[[ Records for the exercise open ]]
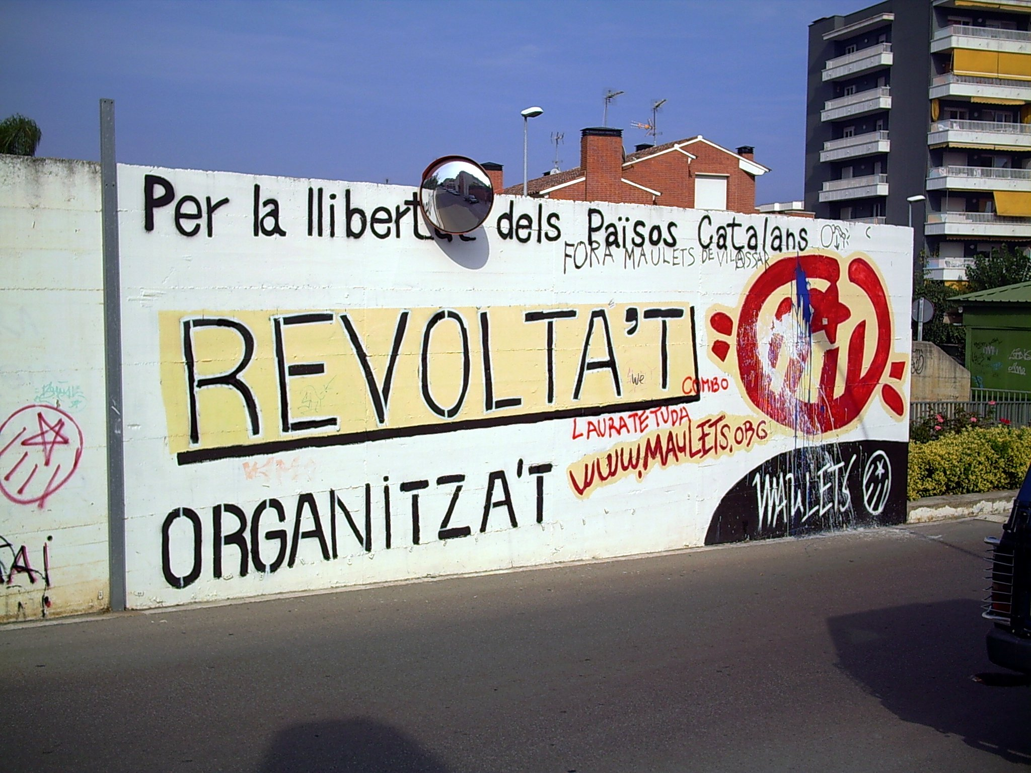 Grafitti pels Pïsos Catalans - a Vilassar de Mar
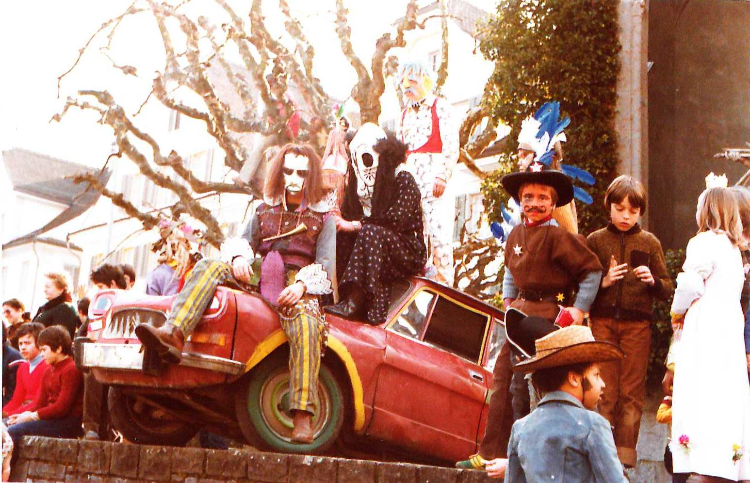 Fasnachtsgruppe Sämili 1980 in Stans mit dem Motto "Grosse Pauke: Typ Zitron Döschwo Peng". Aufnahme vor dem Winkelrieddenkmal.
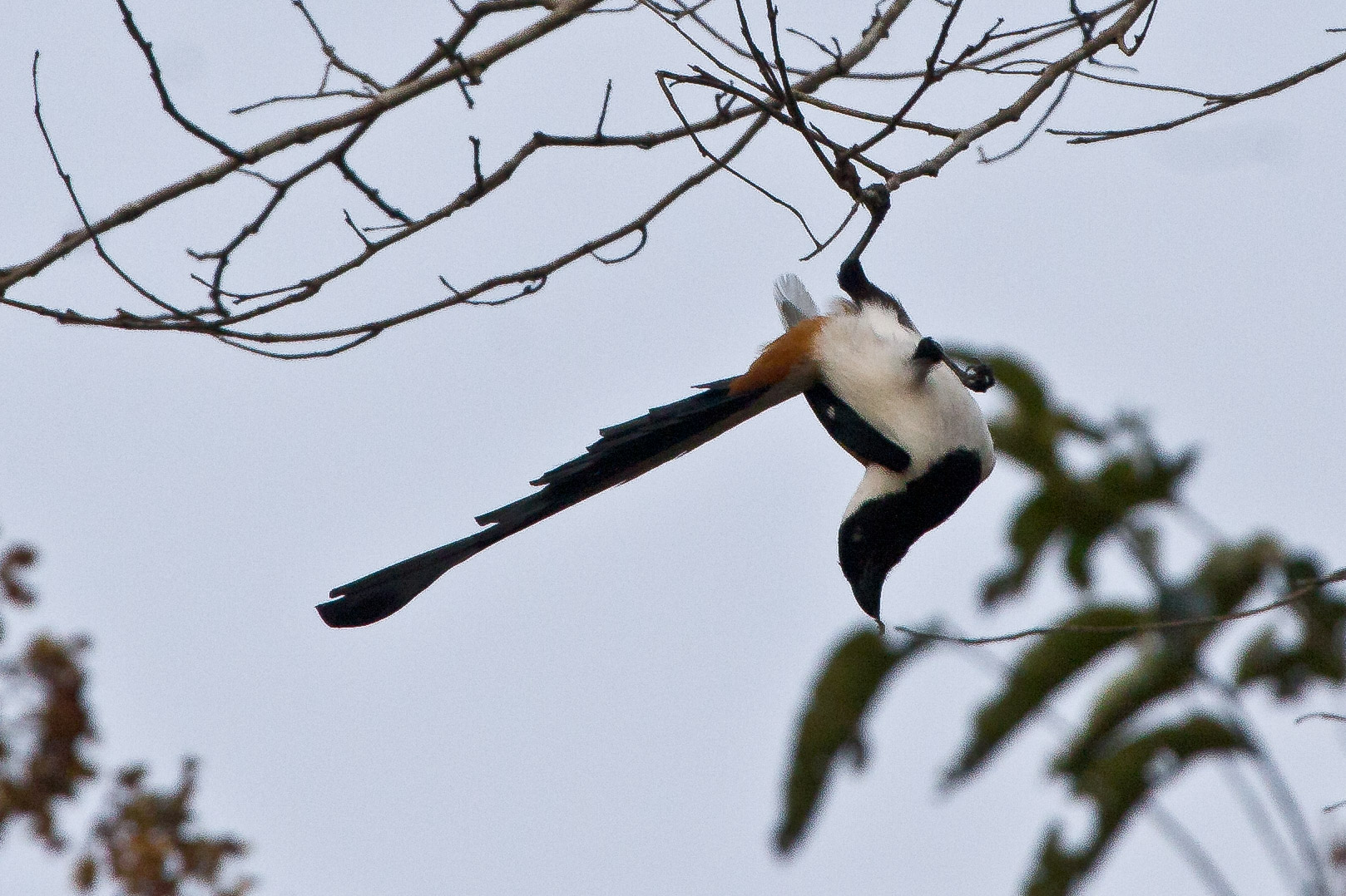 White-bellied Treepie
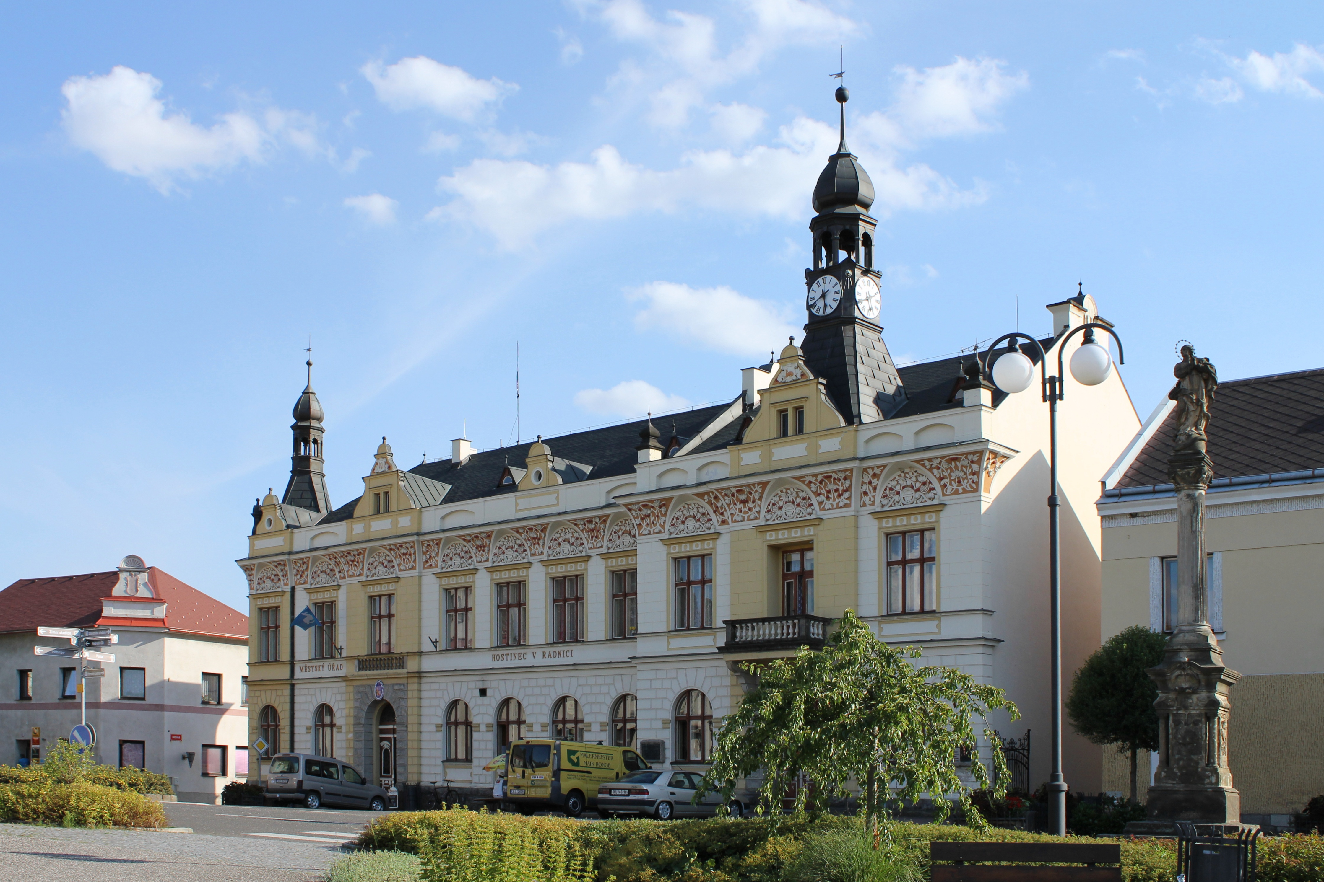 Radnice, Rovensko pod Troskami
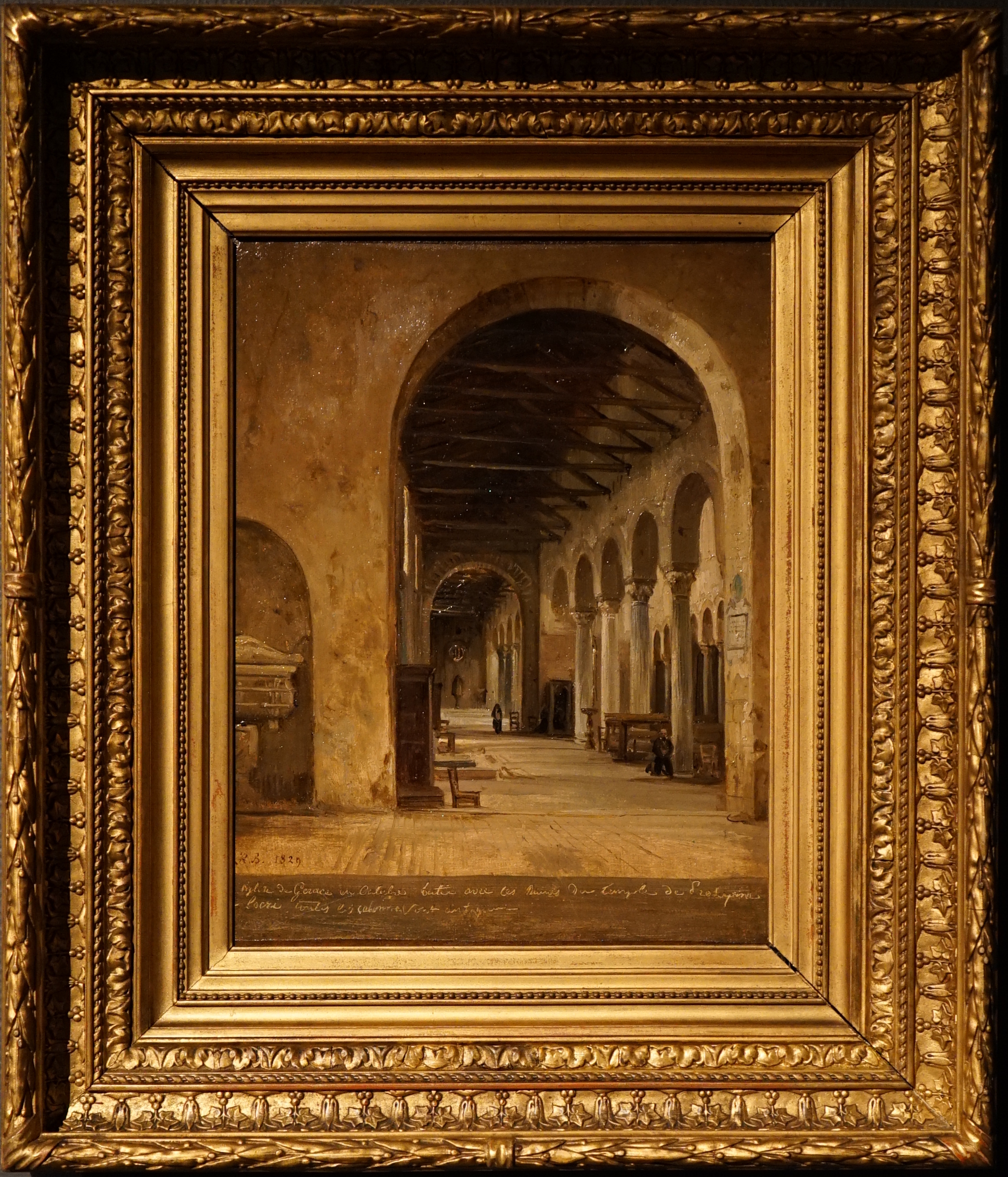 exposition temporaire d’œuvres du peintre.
[[ Records for the exercise closed ]]
Exercise details: Both ends included, copy the lines from the one holding "White-bellied Treepie" to the last line of the entries exactly, with all pictures left out.

Written solution:
 White-bellied Treepie
 Radnice, Rovensko pod Troskami
 exposition temporaire d’œuvres du peintre.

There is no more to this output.